Set Up Your Rolling Station
- Prep all the vegetables and fruit toppings that you’ll be rolling. Wash them thoroughly, peel and slice them, and place them into separate bowls so that they are ready to use while rolling. (In this recipe, the vegetables are consumed raw, so I recommend buying organic ingredients if possible.)
- Place a plastic or marble board in the center of your station to use as your rolling surface. (I used a wooden cutting board in this post so that the rice paper is more visible, but it’s so much easier to roll on plastic or marble, as the rice paper won’t stick to the surface.)

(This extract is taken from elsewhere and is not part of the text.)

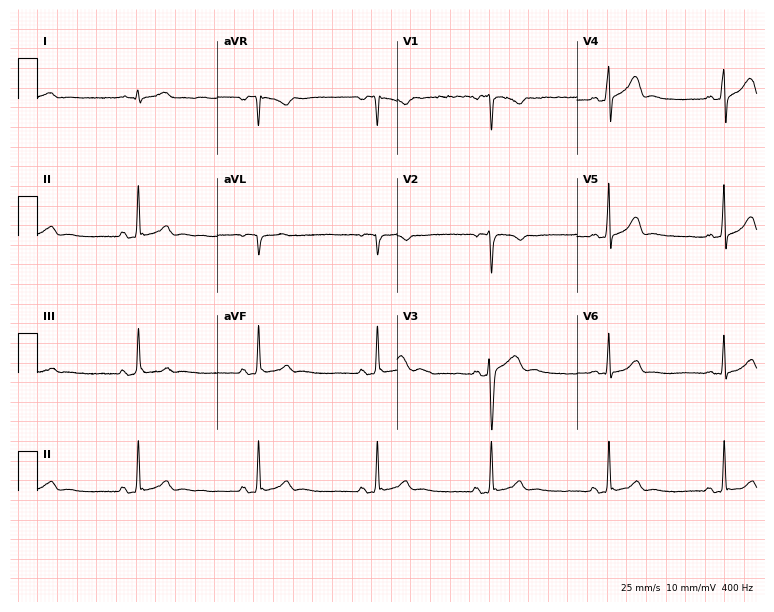
Resting 12-lead electrocardiogram (7.3-second recording at 400 Hz). Patient: a 23-year-old man. None of these six findings is recorded: first-degree AV block, right bundle branch block (RBBB), left bundle branch block (LBBB), sinus bradycardia, atrial fibrillation (AF), sinus tachycardia. Findings outside these six are not listed.

- Have a large bowl of warm water nearby to dip the rice paper into before rolling. This will make the rice paper soft and pliable. The bowl should be large enough for the rice paper to lay flat inside.
Make The Roll
- Dip rice paper with both hands into the bowl of warm water for 3-4 seconds. Carefully tap off excess water, and lay it flat onto your rolling surface.
- Layer soft ingredients first (i.e. basil, cilantro, mint, lettuce) to prevent harder ingredients from puncturing the roll. Place the fillings in the bottom 1/3 of the rice paper, leaving about a 1 1/2-inch border on the bottom and sides.
- Layer remaining harder vegetables on top (i.e. red peppers, carrots, yellow peppers, avocado, purple cabbage, etc.) You can place them in rainbow order to get a pretty effect. Make sure the veggies don’t stick out too much on either side, so they don’t tear the ends of the roll. Be careful not to overstuff the roll—you just need a bit of each ingredient to get the flavor.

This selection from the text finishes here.